How-To: DIY Head Bearings

7 months ago | Words: Martin Child | Photos: Martin Child

This task sees us get down and greasy with steering head bearings. So if you’ve never held a tapered bearing in your hand before, now’s the chance to make it happen…
This content was originally published in issue #12 of Transmoto Dirt Bike Magazine in Sept, 2011.


● Socket set
● Stem-nut spanner
● ‘C’ spanner
● Plastic gloves
● Molybdenum Disulfide-based grease
● Torque wrench


If you’re over-handy with the pressure washer, chances are that you’ve stripped grease from all the major bearings as you try to bring your bike back to showroom clean. Once the grease goes from the head bearings, they’ll start to rust and pit quicker than a French TV car can barbed-wire a Tour cyclist. First, check how bad your bearings are by placing the bike on a stand so the front wheel’s airborne. Move the handlebars from lock to lock – there should be no notchiness or tight spots. Then grab the bottom of the fork legs and push and pull them back and forth. There should be no play whatsoever. If either of these faults are highlighted, then new head bearings are in order (or on order if your local dealer doesn’t have them in stock)


The first step sees the removal of the bars and the top triple clamp. If you run bar risers (as we do on our WR450F T-Ride bike, pictured), getting to the steering stem nut is easy. With a large spanner, this nut is removed before the clamp pinch bolts are loosened.

As the bars have remained on the clamp, use this leverage to help ‘walk’ the clamp off the fork legs. Depending on your bike’s electrical and control cables, the top clamp and bar arrangement can be placed so it’s out of the way.


Using a ‘C’ spanner (and never a long screwdriver and hammer), undo the locking collar, making sure you support the weight of the front wheel and forks so they don’t try to roll out the front of the bike.

Once the collar is free, gently lower the front wheel so you have access to the top and bottom bearings. This is the quick method for regreasing – if you have to replace the bearings and cups, then you’d remove the fork legs from the lower clamp before you undo the stem nut and locking collar. The lower bearing would then have to be removed from the stem on a hydraulic press or, if you’ve a steady hand, with a grinder.

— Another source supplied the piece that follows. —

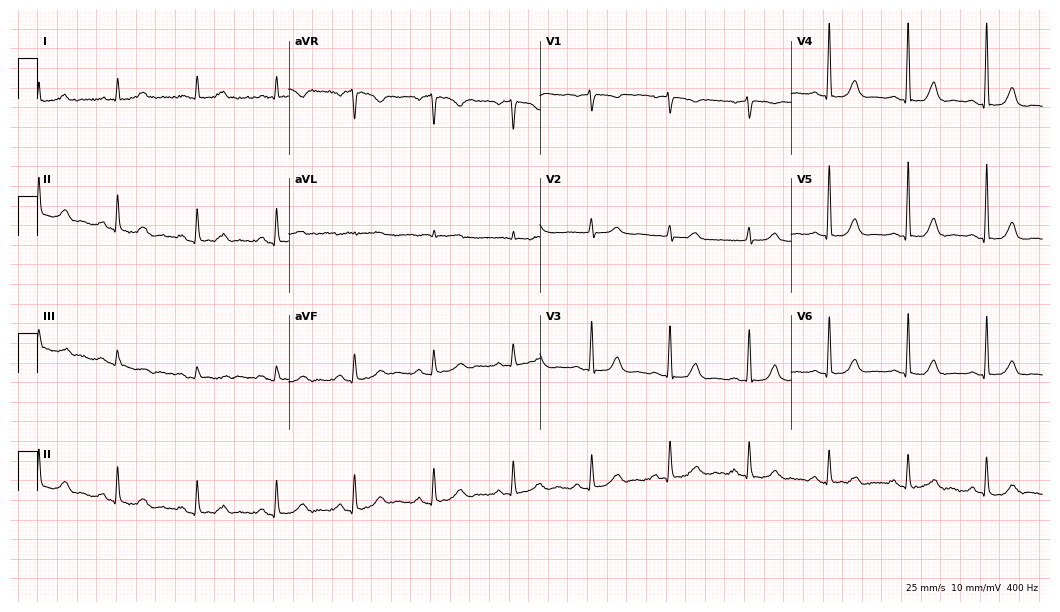
Standard 12-lead ECG recorded from a female, 83 years old. Read as a normal ECG.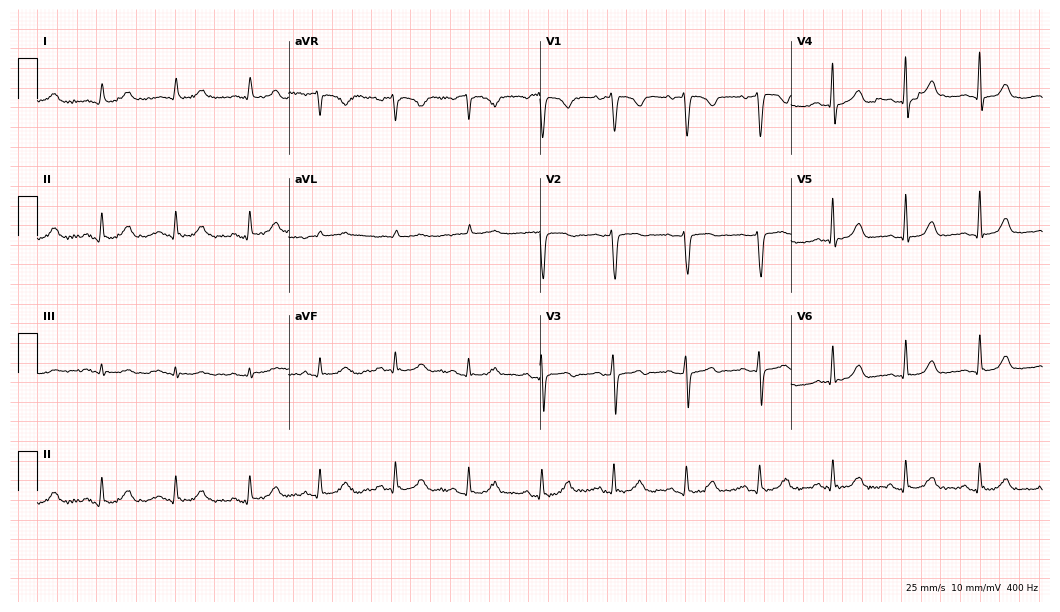
Resting 12-lead electrocardiogram. Patient: a female, 84 years old. Read as a normal ECG.

It’s important to clean all the old grease off the bearings before you repack them. This is because water can get trapped between the bearing and the layer of grease and start the rusting process.

Get ready to do your Customs Officer routine and put the plastic gloves on. But instead of asking Schapelle Corby to touch her toes, use the glove to palm a mound of grease. Then dab the bearing hard into your palm, spreading the good stuff between the bearing’s rollers, until it oozes out of both ends. You can’t overpack ’em, so do it right. Then wipe off any excess, before introducing Corby to her new, long-term ‘roomies’.


Reassembly is simply the reverse of the above. When replacing the locking collar, tighten it fully to squeeze the excess grease from the lower bearing and then slacken it off. Tighten again to a quarter-of-a-turn more than hand-tight. Make sure any spacers are put back in the correct order. Replace the top clamp, making sure there are no cables trapped and that the bars are free to move from side to side. Torque the clamps’ pinch bolts up to the manufacturer’s figure.


Depending on your personal preference, it’s possible to slightly preload the bearings to give either a freer or firmer feel at the bars – on a flighty bike, preloading the head bearings can act as a bit of a steering damper. Don’t over-tighten though as this will cause the bearings to wear quicker. Torque the fork’s pinch bolts up and go for a short blast. Then re-check for any play before going on your next ride. In future when cleaning, keep the pressure washer away from the steering head!